AIM OF THE EXERCISE
Copy nothing but the lines below running from the line containing "One more small" through the line containing "About 40% of the field is tumour.", both end lines included.

PROVIDED RECORDS
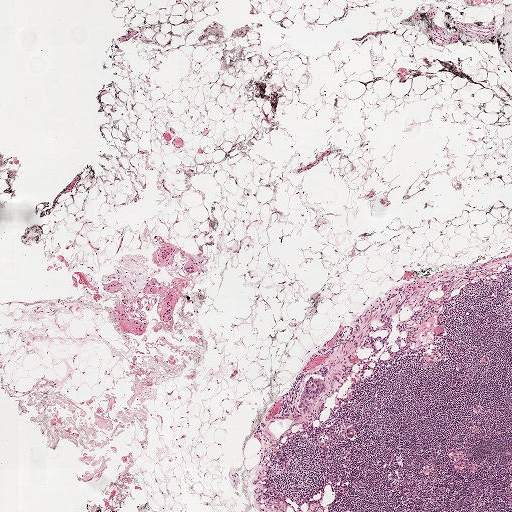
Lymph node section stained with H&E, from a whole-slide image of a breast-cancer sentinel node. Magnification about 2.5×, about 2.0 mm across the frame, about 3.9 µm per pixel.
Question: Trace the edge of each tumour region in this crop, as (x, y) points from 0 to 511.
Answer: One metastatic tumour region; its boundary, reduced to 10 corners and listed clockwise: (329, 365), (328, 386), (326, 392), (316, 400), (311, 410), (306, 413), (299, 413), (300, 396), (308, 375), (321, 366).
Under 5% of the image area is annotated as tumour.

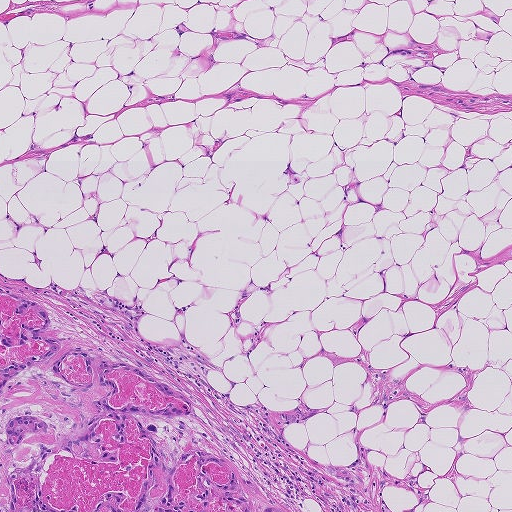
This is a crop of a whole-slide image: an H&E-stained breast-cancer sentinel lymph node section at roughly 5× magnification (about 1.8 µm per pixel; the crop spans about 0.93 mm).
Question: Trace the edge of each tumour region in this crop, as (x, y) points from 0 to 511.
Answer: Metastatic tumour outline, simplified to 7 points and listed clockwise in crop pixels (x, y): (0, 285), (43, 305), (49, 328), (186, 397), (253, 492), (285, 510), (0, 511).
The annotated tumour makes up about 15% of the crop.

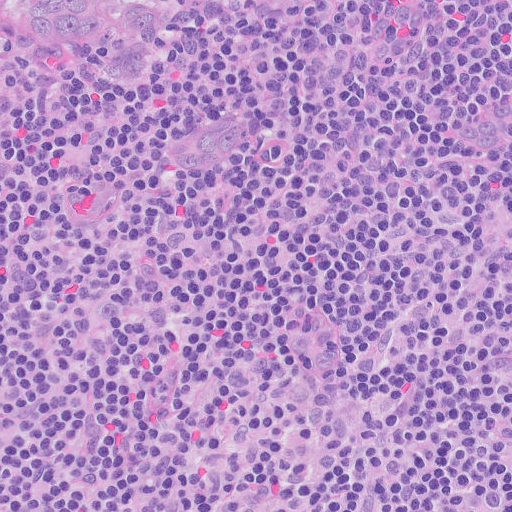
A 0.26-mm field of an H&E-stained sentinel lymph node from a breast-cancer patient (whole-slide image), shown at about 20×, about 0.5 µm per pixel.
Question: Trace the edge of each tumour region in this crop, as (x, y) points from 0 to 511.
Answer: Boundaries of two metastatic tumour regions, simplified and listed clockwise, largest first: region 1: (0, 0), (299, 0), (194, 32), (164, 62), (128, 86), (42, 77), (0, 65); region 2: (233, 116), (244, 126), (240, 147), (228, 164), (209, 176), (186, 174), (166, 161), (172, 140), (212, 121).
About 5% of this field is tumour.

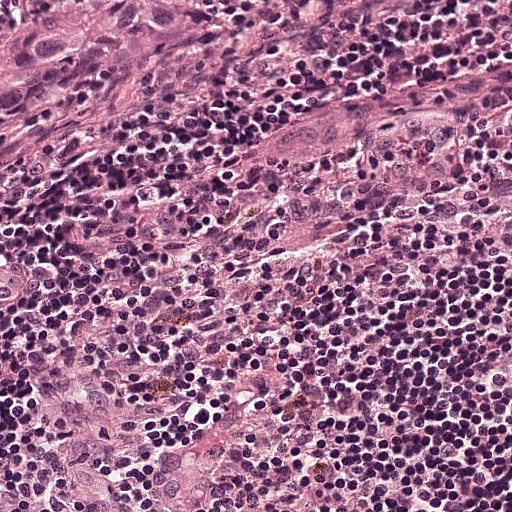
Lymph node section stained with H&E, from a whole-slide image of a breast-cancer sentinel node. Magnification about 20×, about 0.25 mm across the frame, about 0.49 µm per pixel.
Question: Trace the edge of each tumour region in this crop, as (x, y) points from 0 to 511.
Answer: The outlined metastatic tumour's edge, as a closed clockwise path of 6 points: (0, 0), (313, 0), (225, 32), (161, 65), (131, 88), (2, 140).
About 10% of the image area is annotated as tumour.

--

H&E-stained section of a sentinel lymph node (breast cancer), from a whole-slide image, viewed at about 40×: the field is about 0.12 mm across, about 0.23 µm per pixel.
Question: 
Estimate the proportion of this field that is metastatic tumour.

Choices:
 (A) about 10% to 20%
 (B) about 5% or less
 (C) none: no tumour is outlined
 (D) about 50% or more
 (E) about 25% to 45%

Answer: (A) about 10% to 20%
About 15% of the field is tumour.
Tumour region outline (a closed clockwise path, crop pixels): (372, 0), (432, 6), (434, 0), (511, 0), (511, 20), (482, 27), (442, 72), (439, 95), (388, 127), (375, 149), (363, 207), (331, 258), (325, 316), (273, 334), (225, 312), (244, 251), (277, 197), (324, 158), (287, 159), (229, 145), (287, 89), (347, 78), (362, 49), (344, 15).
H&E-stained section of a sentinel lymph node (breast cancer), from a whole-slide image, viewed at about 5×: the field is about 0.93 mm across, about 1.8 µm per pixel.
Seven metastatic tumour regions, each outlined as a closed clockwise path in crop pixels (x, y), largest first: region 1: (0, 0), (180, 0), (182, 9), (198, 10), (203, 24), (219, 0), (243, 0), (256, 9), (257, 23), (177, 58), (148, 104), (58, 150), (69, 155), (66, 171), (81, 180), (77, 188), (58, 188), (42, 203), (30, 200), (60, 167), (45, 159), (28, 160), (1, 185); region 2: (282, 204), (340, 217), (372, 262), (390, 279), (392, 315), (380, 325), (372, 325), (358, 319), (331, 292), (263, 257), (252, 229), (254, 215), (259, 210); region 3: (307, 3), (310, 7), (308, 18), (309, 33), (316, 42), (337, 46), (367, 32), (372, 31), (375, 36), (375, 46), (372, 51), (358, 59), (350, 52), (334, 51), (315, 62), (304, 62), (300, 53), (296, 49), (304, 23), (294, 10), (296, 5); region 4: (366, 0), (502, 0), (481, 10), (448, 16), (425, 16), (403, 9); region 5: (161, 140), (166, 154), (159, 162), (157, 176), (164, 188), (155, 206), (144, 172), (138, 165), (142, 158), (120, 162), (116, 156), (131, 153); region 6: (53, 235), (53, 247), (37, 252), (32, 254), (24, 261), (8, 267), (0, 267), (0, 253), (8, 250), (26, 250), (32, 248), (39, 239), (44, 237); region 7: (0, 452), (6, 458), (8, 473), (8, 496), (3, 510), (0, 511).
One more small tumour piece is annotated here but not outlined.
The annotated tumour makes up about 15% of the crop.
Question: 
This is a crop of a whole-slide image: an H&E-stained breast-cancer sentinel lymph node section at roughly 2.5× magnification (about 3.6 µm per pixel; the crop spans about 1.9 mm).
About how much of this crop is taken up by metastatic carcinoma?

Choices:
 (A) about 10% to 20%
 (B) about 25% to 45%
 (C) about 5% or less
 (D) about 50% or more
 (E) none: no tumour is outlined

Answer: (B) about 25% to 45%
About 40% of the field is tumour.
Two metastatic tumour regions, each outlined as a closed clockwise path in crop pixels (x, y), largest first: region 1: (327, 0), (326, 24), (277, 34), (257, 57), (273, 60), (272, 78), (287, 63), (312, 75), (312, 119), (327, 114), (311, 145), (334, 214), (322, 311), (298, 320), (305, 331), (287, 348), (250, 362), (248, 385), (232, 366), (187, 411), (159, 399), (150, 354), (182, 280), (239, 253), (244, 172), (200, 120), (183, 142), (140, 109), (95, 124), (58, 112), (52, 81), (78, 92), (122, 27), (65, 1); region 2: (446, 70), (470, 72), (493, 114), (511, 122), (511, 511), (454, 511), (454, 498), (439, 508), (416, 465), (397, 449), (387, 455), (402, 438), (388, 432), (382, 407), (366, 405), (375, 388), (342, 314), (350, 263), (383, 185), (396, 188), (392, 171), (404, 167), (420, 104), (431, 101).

--

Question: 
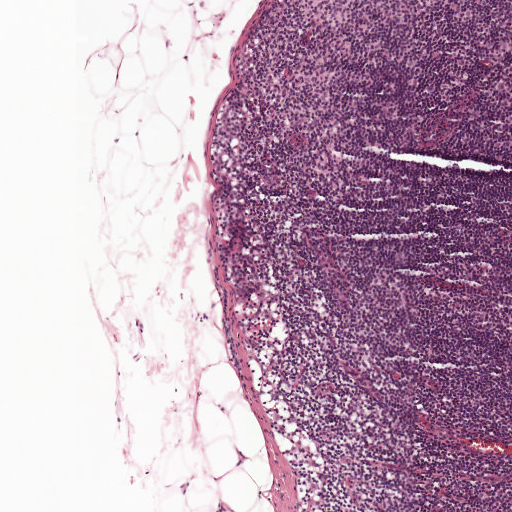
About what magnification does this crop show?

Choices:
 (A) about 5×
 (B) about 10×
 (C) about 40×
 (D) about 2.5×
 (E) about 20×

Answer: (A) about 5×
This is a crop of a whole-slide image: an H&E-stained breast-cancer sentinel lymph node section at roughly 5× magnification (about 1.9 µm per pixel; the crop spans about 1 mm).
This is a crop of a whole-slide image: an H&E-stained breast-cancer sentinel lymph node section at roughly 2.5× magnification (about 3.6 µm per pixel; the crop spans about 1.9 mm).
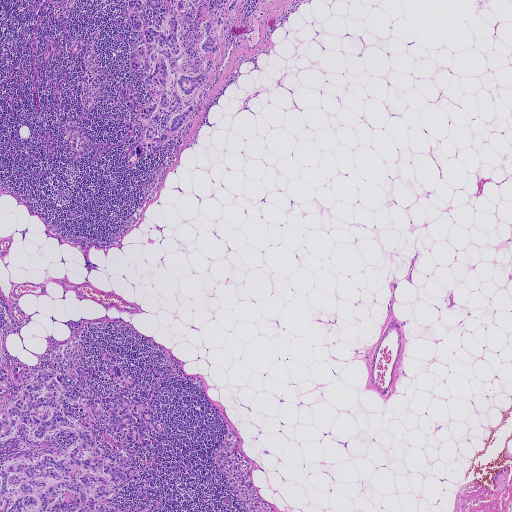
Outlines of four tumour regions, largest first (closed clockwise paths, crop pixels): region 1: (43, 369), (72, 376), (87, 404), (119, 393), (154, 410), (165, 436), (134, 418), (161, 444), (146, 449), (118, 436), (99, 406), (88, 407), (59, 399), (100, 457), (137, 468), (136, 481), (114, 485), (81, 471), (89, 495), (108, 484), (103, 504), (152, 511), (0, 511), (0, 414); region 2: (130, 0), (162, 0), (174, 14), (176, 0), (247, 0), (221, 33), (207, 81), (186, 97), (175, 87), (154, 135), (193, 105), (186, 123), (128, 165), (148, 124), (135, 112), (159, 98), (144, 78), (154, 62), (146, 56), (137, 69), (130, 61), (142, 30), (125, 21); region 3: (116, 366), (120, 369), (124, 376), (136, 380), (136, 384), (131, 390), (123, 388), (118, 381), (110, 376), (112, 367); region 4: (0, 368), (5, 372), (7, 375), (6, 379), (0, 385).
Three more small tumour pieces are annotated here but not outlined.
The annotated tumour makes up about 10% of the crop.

RESULT FOR THIS TASK
One more small tumour piece is annotated here but not outlined.
The annotated tumour makes up about 15% of the crop.
Question: 
This is a crop of a whole-slide image: an H&E-stained breast-cancer sentinel lymph node section at roughly 2.5× magnification (about 3.6 µm per pixel; the crop spans about 1.9 mm).
About how much of this crop is taken up by metastatic carcinoma?

Choices:
 (A) about 10% to 20%
 (B) about 25% to 45%
 (C) about 5% or less
 (D) about 50% or more
 (E) none: no tumour is outlined

Answer: (B) about 25% to 45%
About 40% of the field is tumour.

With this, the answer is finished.